I like the Thermaltake Armor more than any other at it's price..


----------



## PaulieG (Feb 15, 2008)

The twin engine case is very good in terms of air flow, but it's also very loud. Gigabyte cases are usually pretty good. The Aurora line is VERY good.


----------



## MilkyWay (Feb 15, 2008)

what one i dont want to spend more than £60


----------



## MilkyWay (Feb 17, 2008)

So any recommendation on a case which one would be a better buy?

If none of the mentioned cases would any other case be recommended?


----------



## Rapid (Feb 25, 2008)

AsRock said:


> I like the Thermaltake Armor more than any other at it's price..

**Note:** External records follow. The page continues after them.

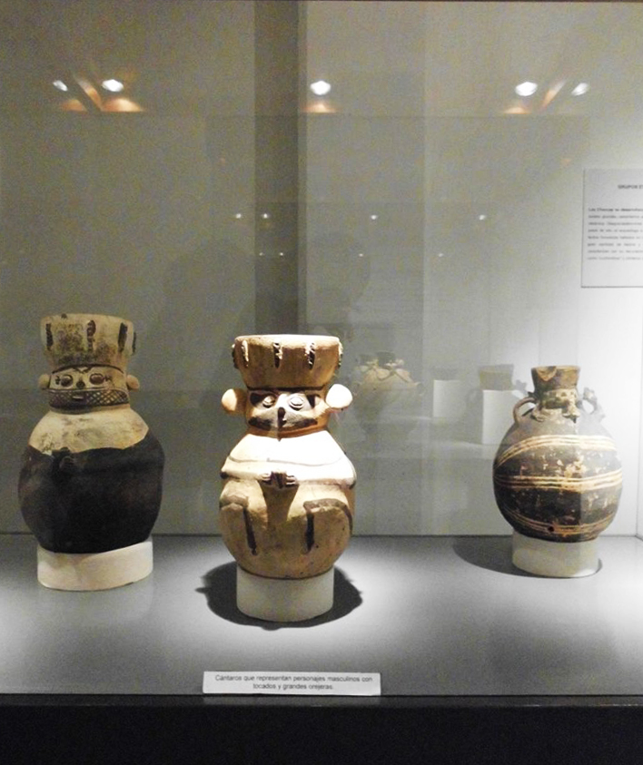 Cantaros que representan a personajes masculinos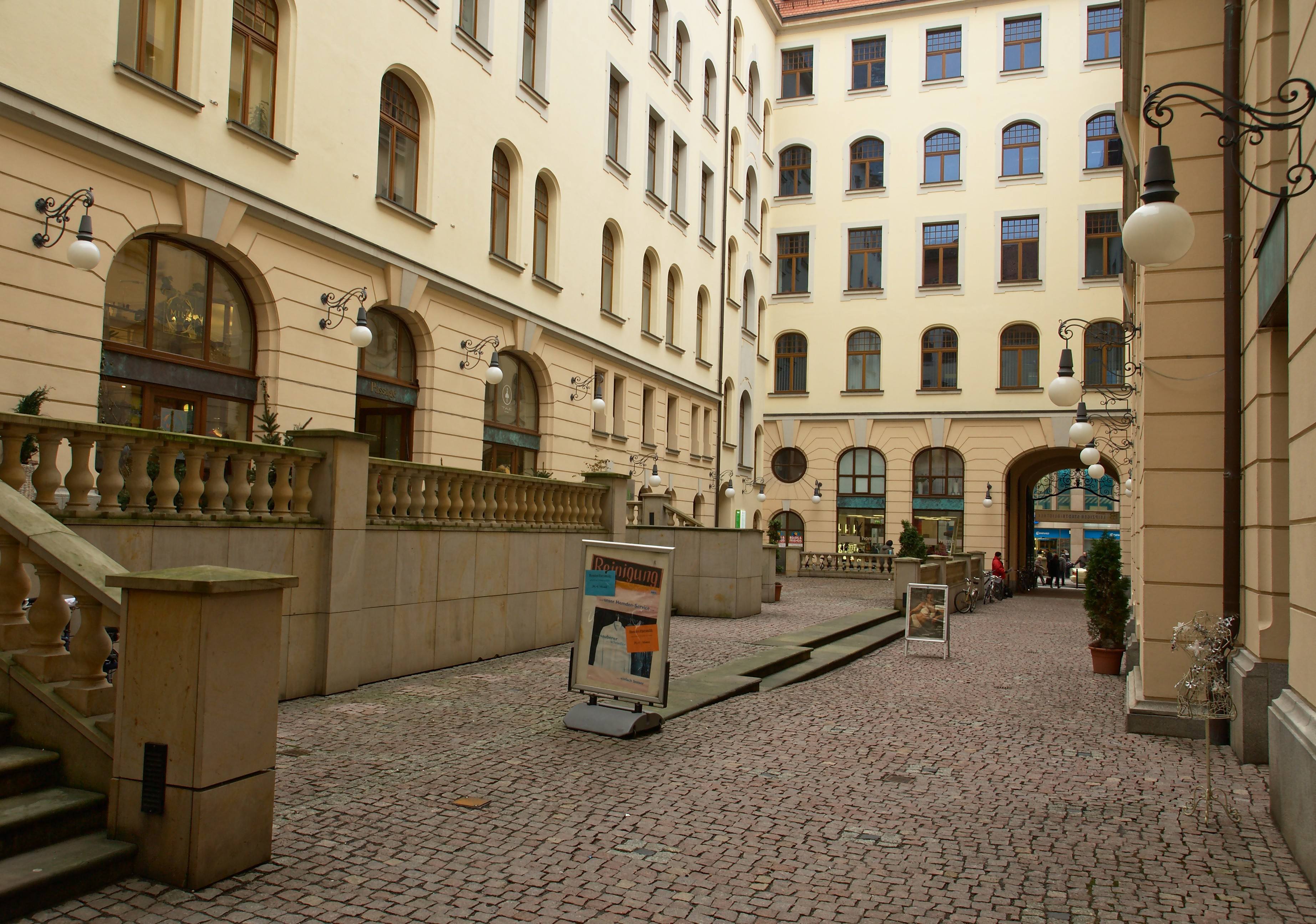 Innenhof Städtisches Kaufhaus, Leipzig 2011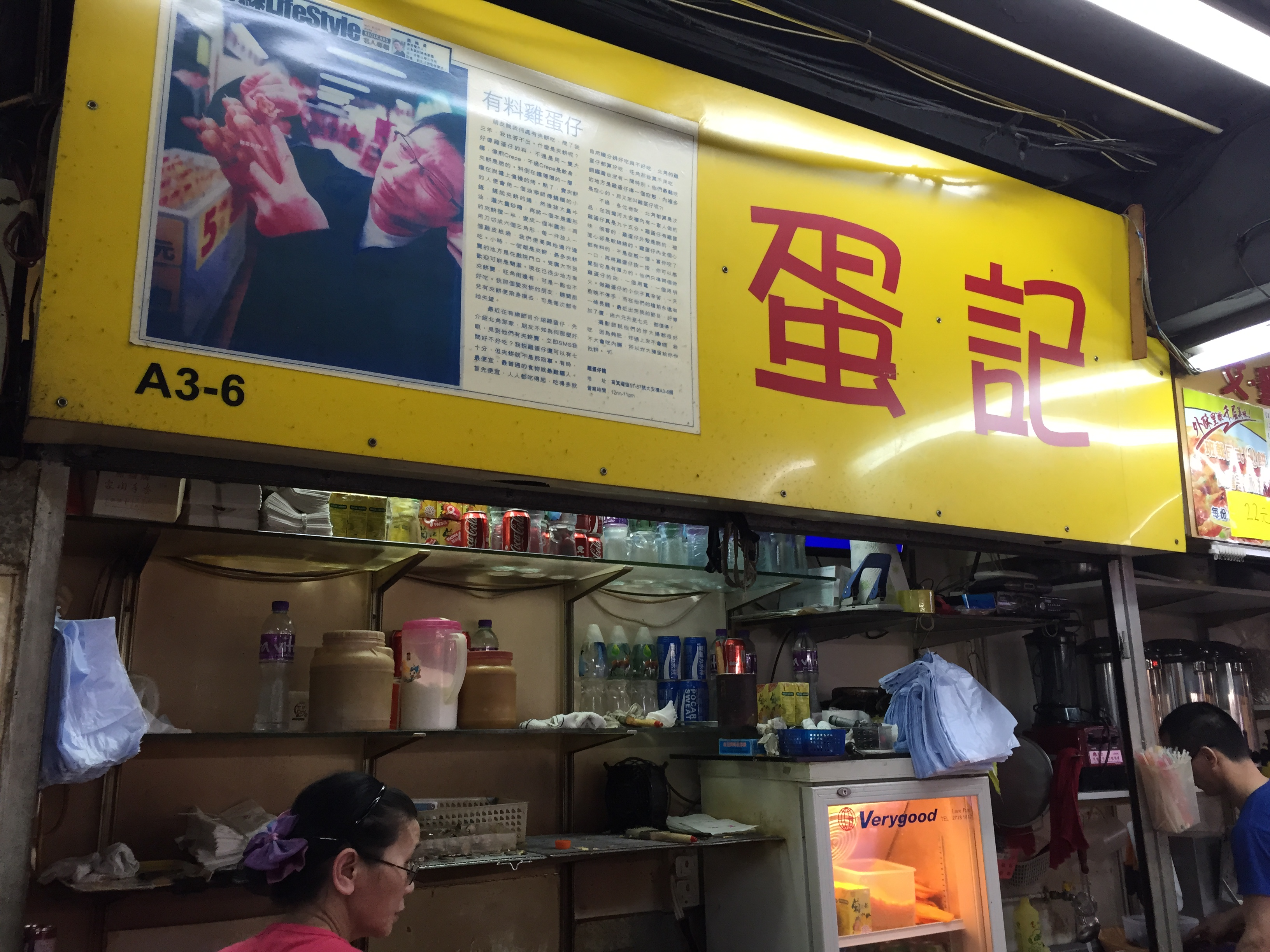 Egg Waffle @ Dan Kee

I have a Thermalake Armour, brilliant case, heavy.... but brilliant. 

Its shown in the cable management thread if you want to see the inside of it.

Bundles of space for everything


----------



## miksanity (Feb 27, 2008)

im saying the A+, it looks more well built, ya know? go for it bro.


----------



## das müffin mann (Feb 27, 2008)

if you can afford it the lian-li http://www.newegg.com/Product/Product.aspx?Item=N82E16811112159
bloody spledid case, wish i could afford

but the armor is a great case, thats prob the one i would get for that or 
this
http://www.newegg.com/Product/Product.aspx?Item=N82E16811119137


----------



## Odin Eidolon (Feb 27, 2008)

try Collermaster RC-690 (dominator). It's fantastic! Totally toolless, great airflow, lightweight, cool, 7x120 or 140mm fans, great reviews, good cable management, bottom placed PSU, little outside (mid-tower), big inside. Take it! Fans completely silent


----------



## das müffin mann (Feb 27, 2008)

have to agree with you on that, i ordered one me-self


----------